Island in the United States of America

King Island (Ugiuvak; Остров Кинг) (King's Island in early US sources) is a small island in the Bering Sea, west of Alaska. It is about 40 mi south of Wales, Alaska. Although it has been used in the past as a winter home by the Iñupiat, it is currently uninhabited.

==Etymology==
The Iñupiaq name for island is Ugiuvak, which roughly translates to "a place for winter". Its inhabitants called themselves Ugiuvaŋmiut, meaning residents of Ugiuvak. The island was given the English name "King Island" by Captain James Cook, the first European to sight the island, in 1778 for Lt. James King, a member of his party.

==History==
The island was once the winter home of the Ugiuvaŋmiut, a group of Inupiat who lived there during the long winter. While on the island, they hunted seals and walruses. In the summer, they would journey via kayak to the mainland, near the location of present-day Nome. Residents hunted caribou and salmon and gathered berries and vegetables. Due to the limited daylight during the winter, the days were spent dancing in the "Qagri", or men's communal house. As an example, the month of December is known to the Ugiuvaŋmiut as Sauyatugvik or "the time of drumming".
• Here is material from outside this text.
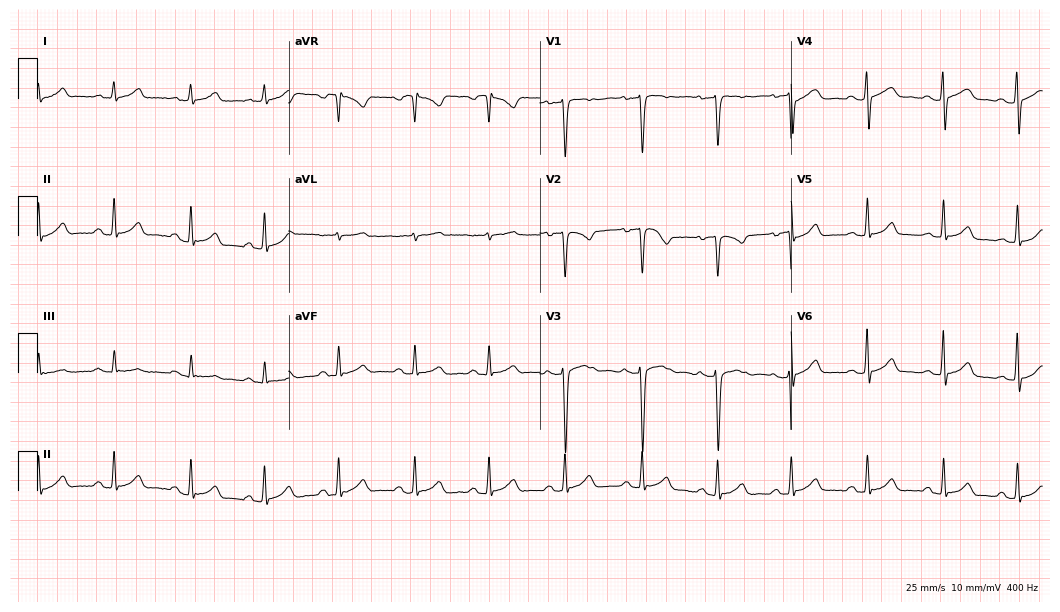
12-lead ECG (10.2-second recording at 400 Hz) from a woman, 19 years old. Labelled as a normal ECG.

The population of the island, while numbering in the hundreds beforehand, was crippled in the late 19th century by Russian and American whalers in the Bering Sea. In particular, the mass killing of walruses by whalers destroyed the food supply of the island and led to the death of over 200 Ugiuvaŋmiut in 1890. The whaling industry in Alaska declined soon after the Whaling disaster of 1871.

After the establishment of Nome in the early 20th century, the islanders began to sell walrus ivory carvings to residents of Nome and travelers during the summer. In 1929, the Bureau of Indian Affairs (BIA) established a school and a Catholic church on the island. By 1937 the island was home to 190 residents.
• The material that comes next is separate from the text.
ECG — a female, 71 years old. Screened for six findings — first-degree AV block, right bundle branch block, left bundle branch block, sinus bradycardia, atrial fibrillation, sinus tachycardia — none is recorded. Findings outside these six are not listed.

Rie Muñoz, a teacher at the BIA, arrived on King Island in 1951 and lived there for several years with her husband Juan.

===Population decline===
During WWII, many men from the island were drafted; many were killed during the war. Outbreaks of tuberculosis killed other residents, while others relocated to the mainland for access to healthcare.

In 1959, the BIA closed the island's school due to a suspected rockslide danger, forcibly relocating children to go to school on the Alaskan mainland. Families were effectively forced to move to the mainland with their children, and by 1966, all King Island residents had moved to mainland Alaska year-round.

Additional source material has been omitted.